With the pictures left out, retype exactly the lines below starting at the line that contains "Escena campesina" and ending at the line that contains "A TransLink Trolley".
[[ PROVIDED RECORDS, beginning ]]
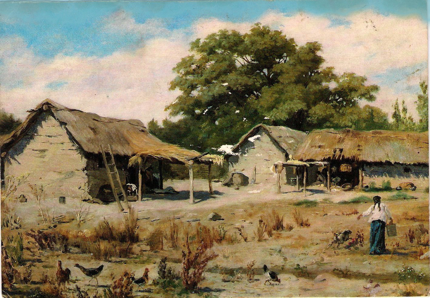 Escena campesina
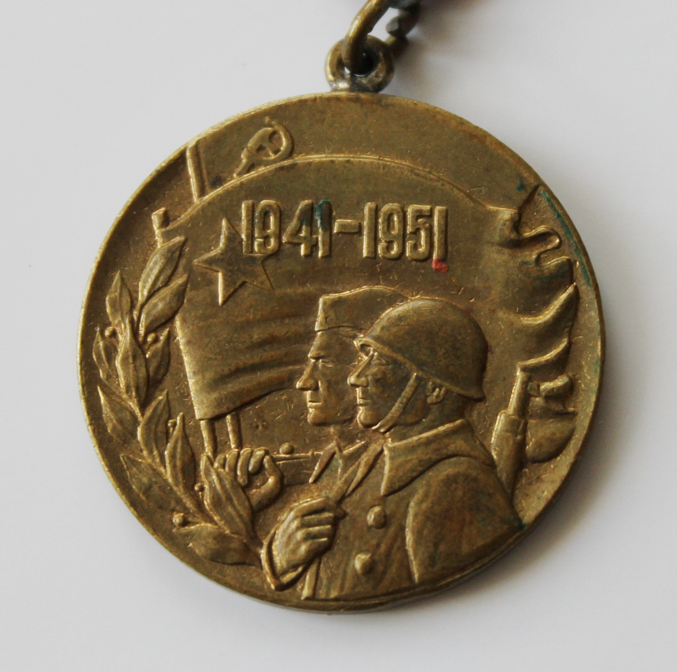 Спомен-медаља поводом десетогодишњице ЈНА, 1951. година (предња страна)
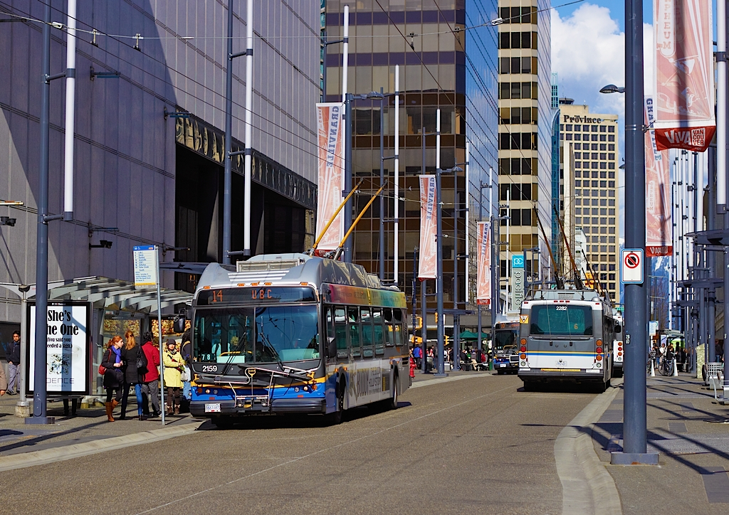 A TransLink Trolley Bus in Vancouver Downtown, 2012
[[ PROVIDED RECORDS, end ]]
[[ PROVIDED RECORDS, beginning ]]
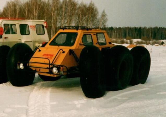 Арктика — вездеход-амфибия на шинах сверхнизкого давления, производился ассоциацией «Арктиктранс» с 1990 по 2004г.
[[ PROVIDED RECORDS, end ]]
[[ PROVIDED RECORDS, beginning ]]
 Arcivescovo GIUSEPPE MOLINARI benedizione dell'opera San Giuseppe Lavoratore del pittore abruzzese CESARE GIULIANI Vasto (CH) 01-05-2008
[[ PROVIDED RECORDS, end ]]
SOLUTION TO THIS TASK:
 Escena campesina
 Спомен-медаља поводом десетогодишњице ЈНА, 1951. година (предња страна)
 A TransLink Trolley Bus in Vancouver Downtown, 2012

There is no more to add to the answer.